Find the line below with "zicht vanaf de" and the line with "Auftragung des prozentualen". Output them and the lines between, exactly, but not the pictures.
═════ MATERIAL PROVIDED ═════
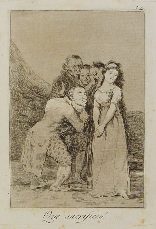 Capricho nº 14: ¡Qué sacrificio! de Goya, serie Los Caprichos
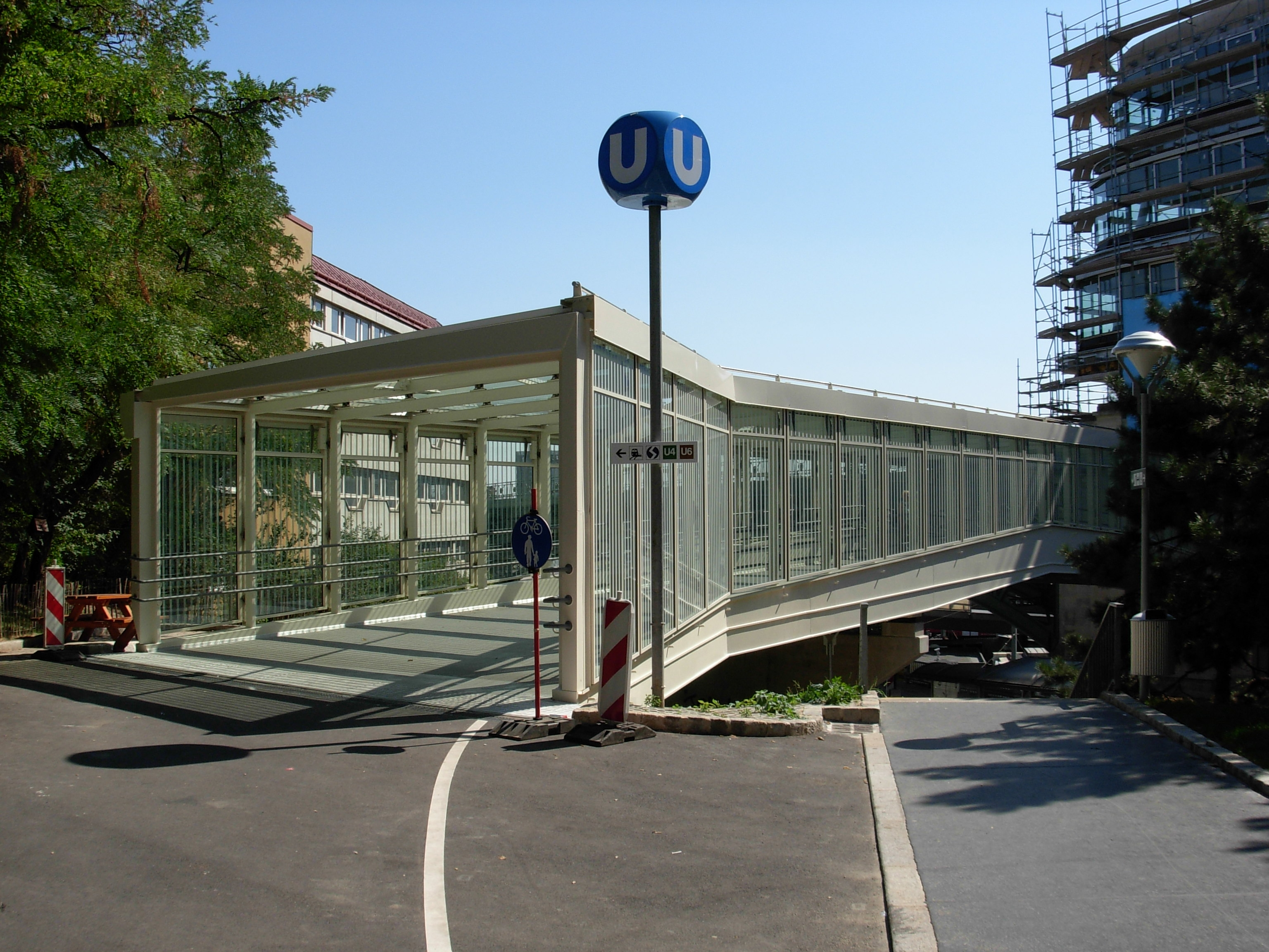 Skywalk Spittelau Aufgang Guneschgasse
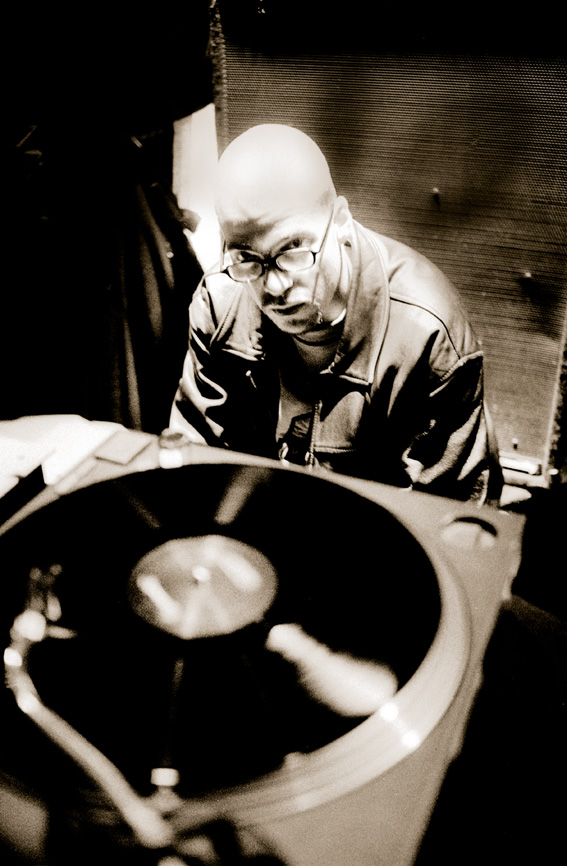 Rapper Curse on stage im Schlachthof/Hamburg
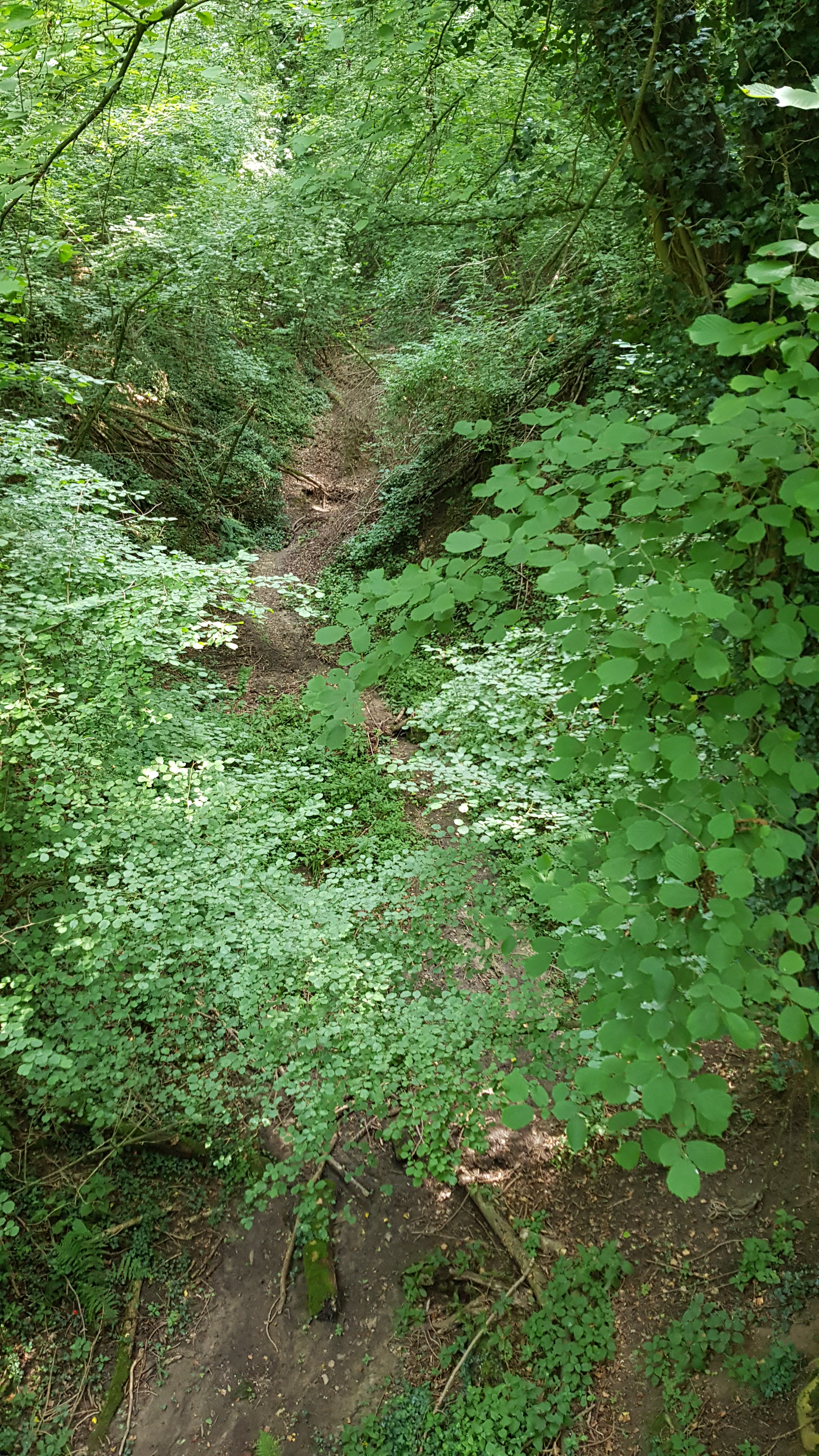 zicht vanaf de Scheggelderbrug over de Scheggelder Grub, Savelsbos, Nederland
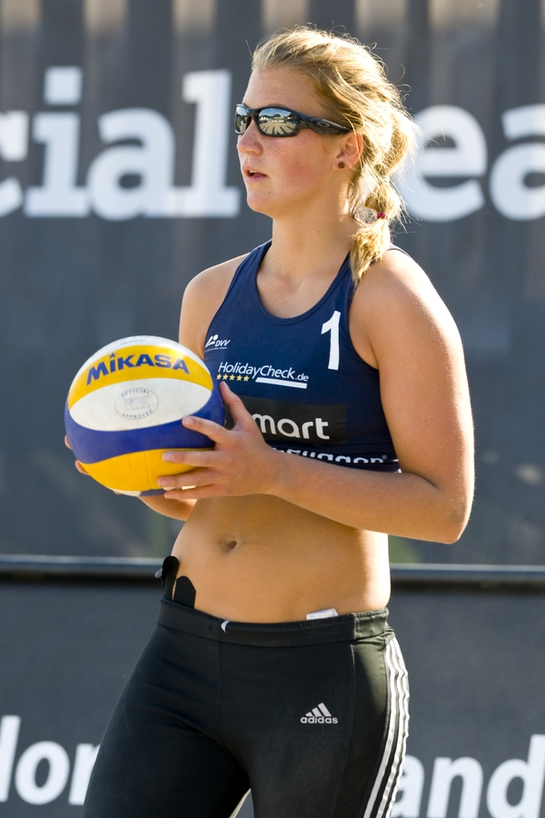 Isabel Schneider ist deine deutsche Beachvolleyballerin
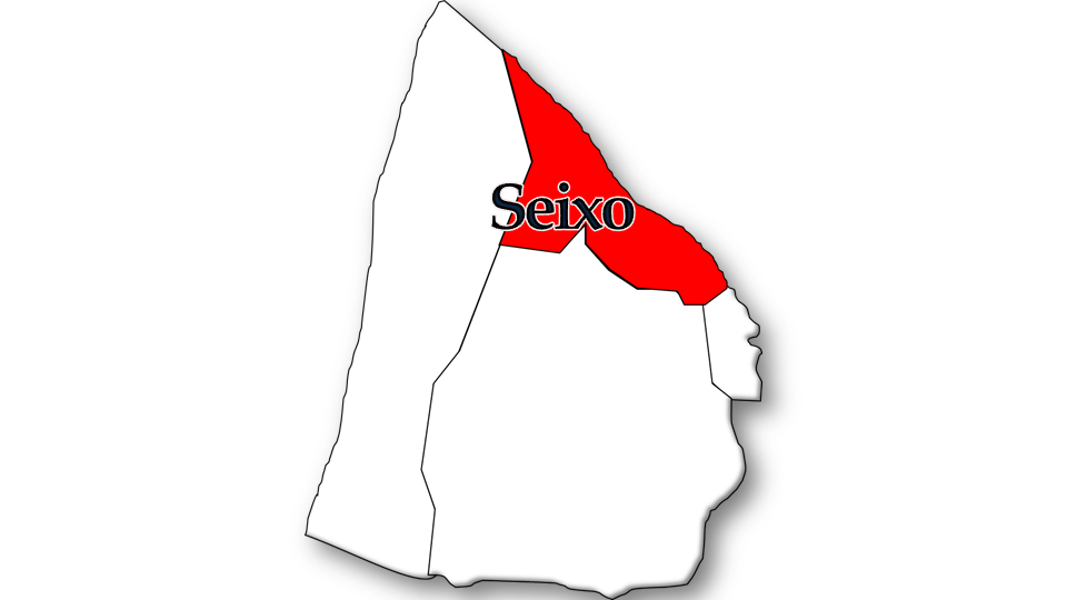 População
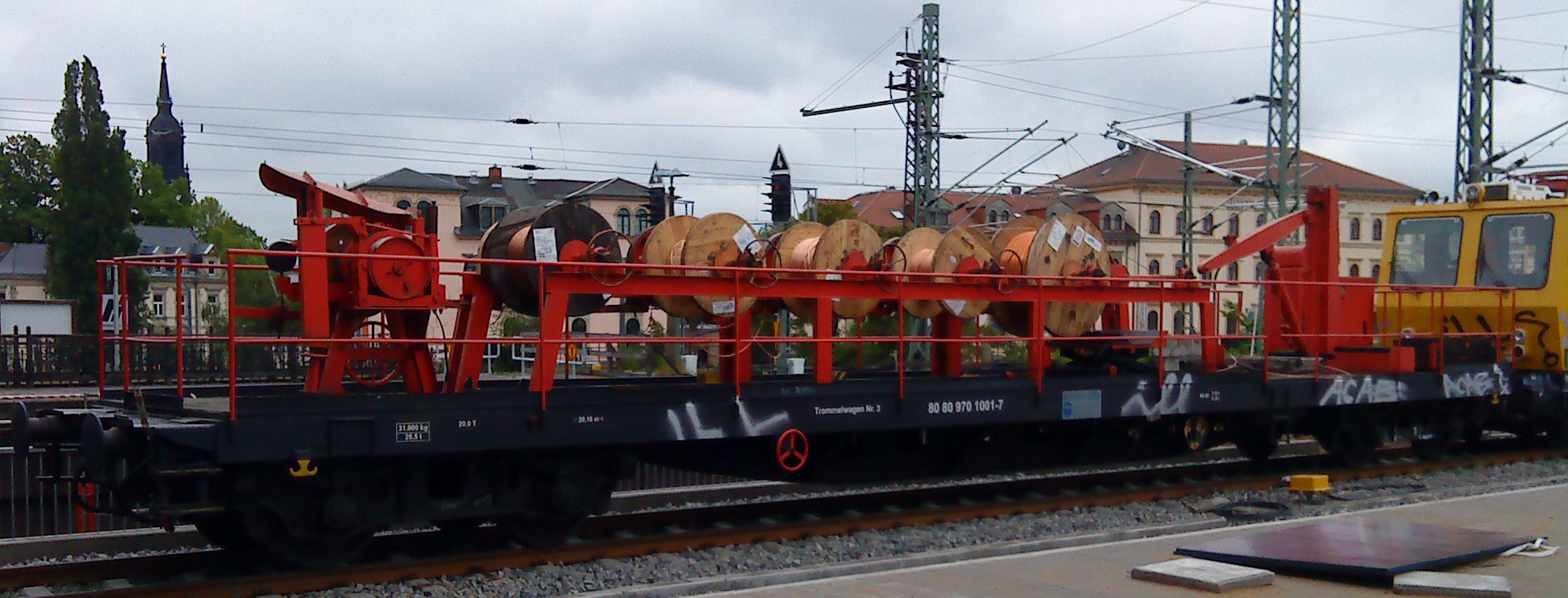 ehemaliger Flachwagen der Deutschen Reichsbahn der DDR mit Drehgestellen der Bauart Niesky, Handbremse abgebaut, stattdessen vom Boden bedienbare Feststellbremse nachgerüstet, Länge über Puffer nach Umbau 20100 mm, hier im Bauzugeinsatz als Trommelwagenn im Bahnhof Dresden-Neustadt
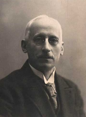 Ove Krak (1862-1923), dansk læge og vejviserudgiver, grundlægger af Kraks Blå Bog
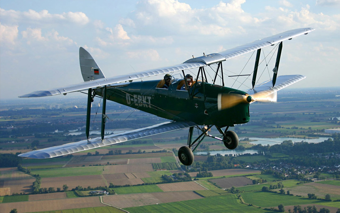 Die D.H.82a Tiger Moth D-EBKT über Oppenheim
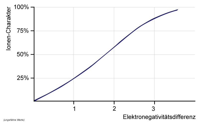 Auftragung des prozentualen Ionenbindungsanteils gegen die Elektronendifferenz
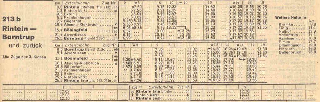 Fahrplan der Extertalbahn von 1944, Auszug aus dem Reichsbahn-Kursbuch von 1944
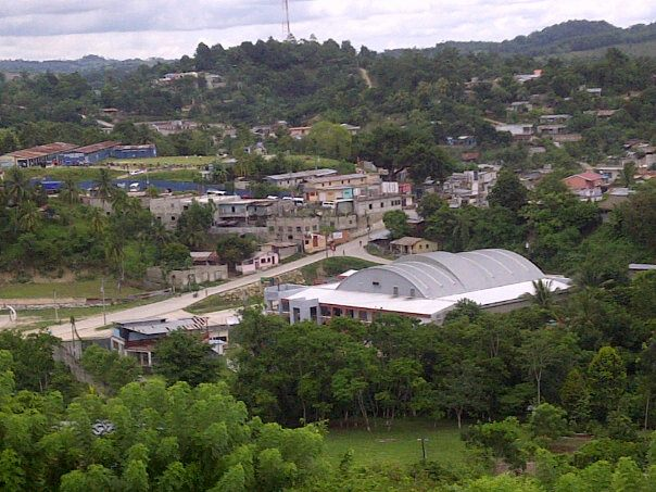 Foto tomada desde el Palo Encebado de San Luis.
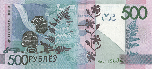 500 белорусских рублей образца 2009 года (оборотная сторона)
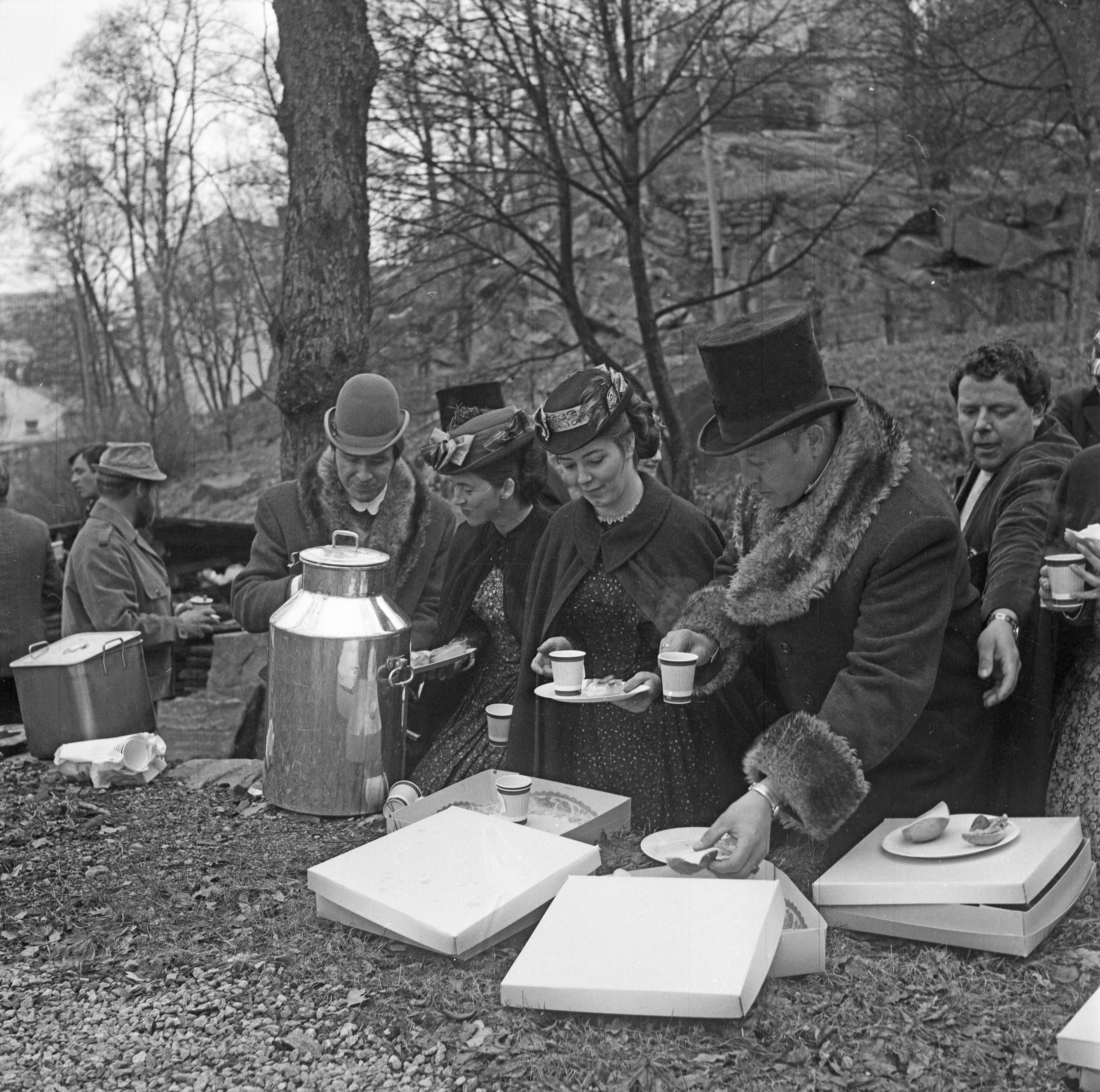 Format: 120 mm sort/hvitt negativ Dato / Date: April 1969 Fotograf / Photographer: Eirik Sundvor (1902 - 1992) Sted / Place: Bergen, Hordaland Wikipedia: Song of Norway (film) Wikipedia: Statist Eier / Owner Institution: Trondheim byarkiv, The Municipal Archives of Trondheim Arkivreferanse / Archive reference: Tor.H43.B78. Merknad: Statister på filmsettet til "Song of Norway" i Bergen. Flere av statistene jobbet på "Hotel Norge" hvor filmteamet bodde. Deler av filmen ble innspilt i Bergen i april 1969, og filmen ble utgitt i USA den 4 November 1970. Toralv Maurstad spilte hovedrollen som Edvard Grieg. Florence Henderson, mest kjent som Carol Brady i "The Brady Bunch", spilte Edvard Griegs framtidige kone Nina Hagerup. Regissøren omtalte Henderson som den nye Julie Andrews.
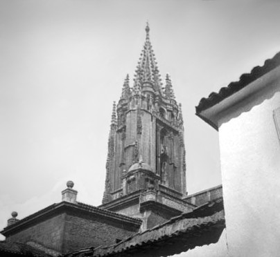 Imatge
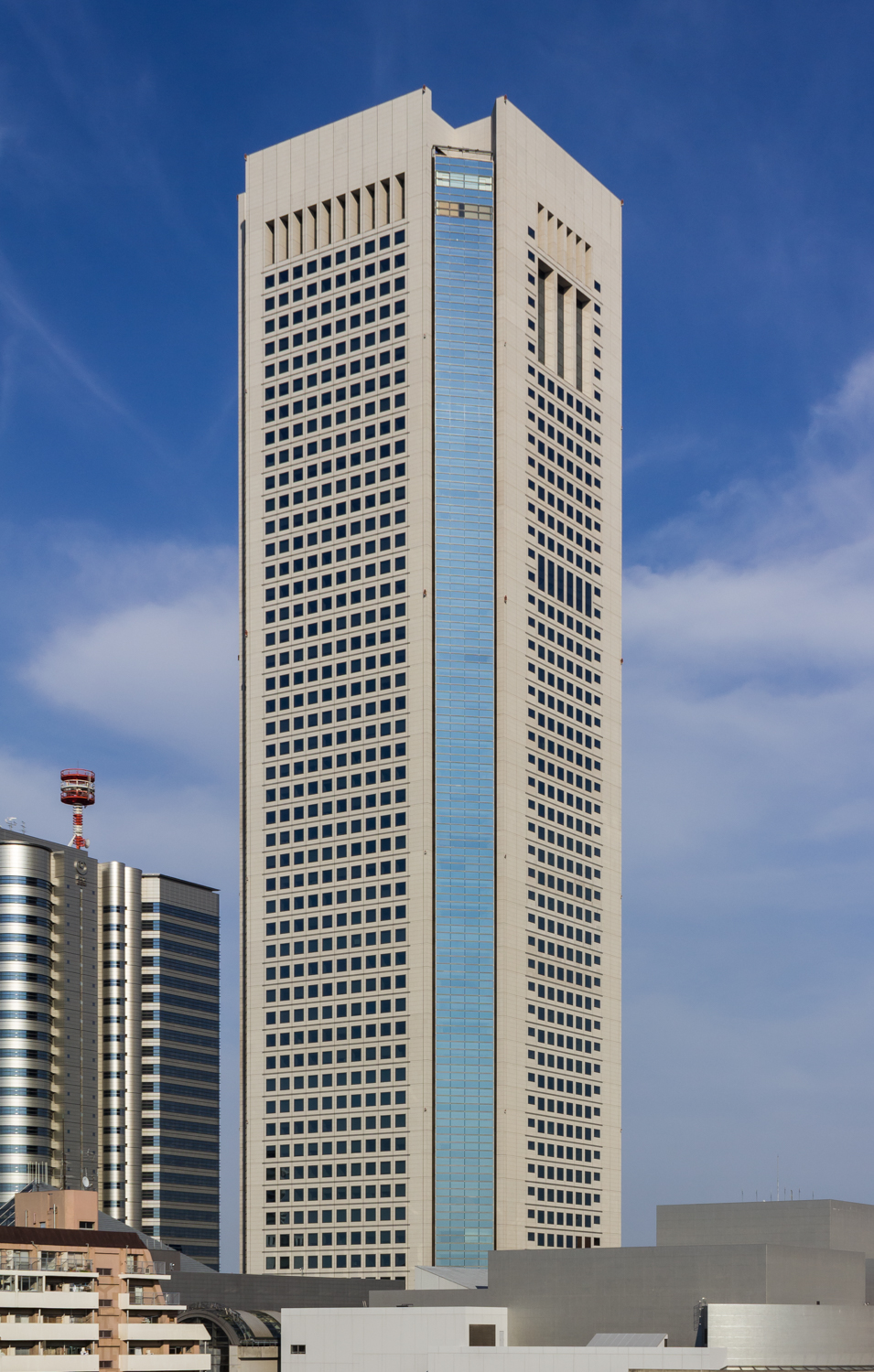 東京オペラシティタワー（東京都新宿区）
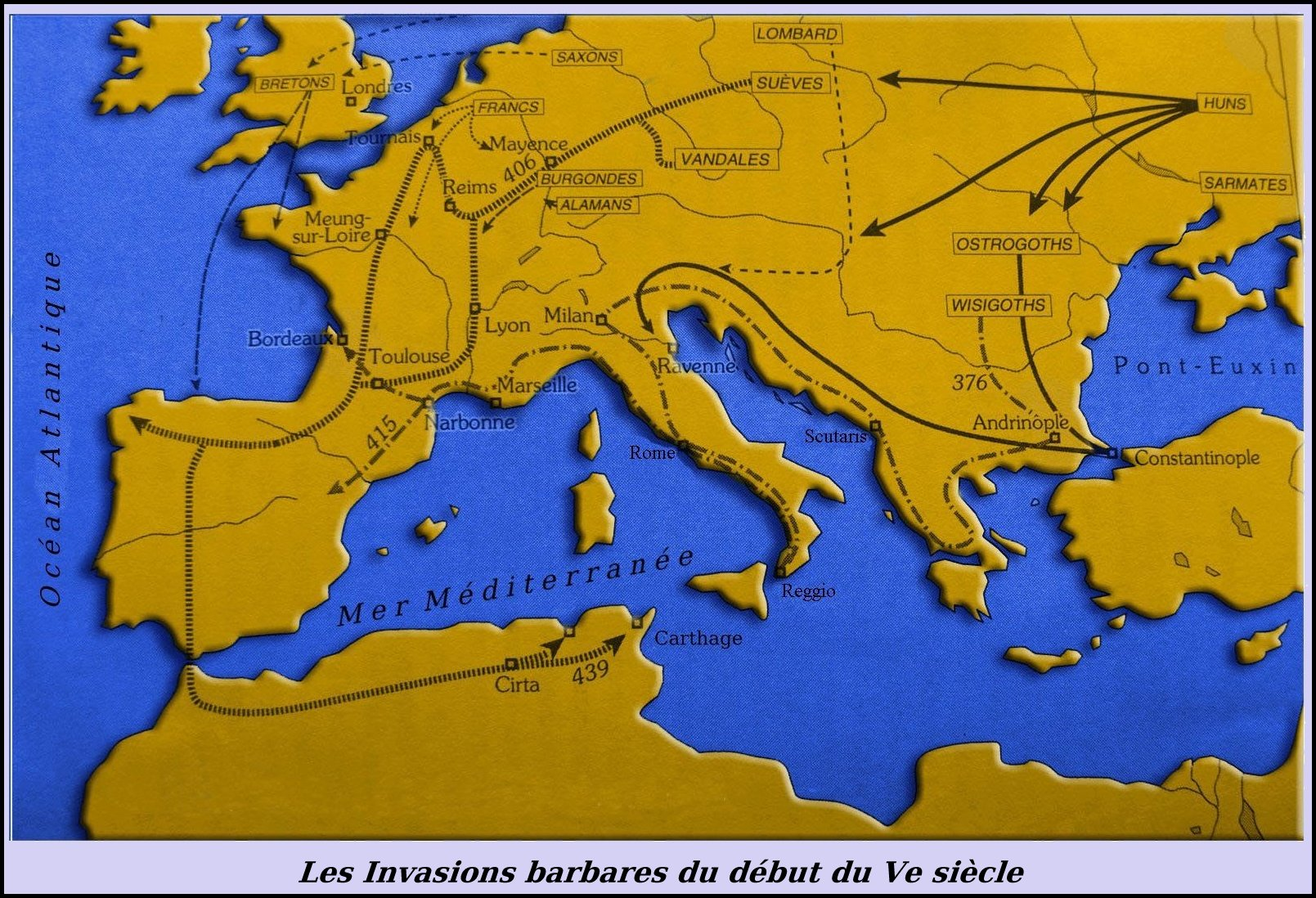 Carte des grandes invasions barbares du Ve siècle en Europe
═════
TASK ANSWER ->
 zicht vanaf de Scheggelderbrug over de Scheggelder Grub, Savelsbos, Nederland
 Isabel Schneider ist deine deutsche Beachvolleyballerin
 População
 ehemaliger Flachwagen der Deutschen Reichsbahn der DDR mit Drehgestellen der Bauart Niesky, Handbremse abgebaut, stattdessen vom Boden bedienbare Feststellbremse nachgerüstet, Länge über Puffer nach Umbau 20100 mm, hier im Bauzugeinsatz als Trommelwagenn im Bahnhof Dresden-Neustadt
 Ove Krak (1862-1923), dansk læge og vejviserudgiver, grundlægger af Kraks Blå Bog
 Die D.H.82a Tiger Moth D-EBKT über Oppenheim
 Auftragung des prozentualen Ionenbindungsanteils gegen die Elektronendifferenz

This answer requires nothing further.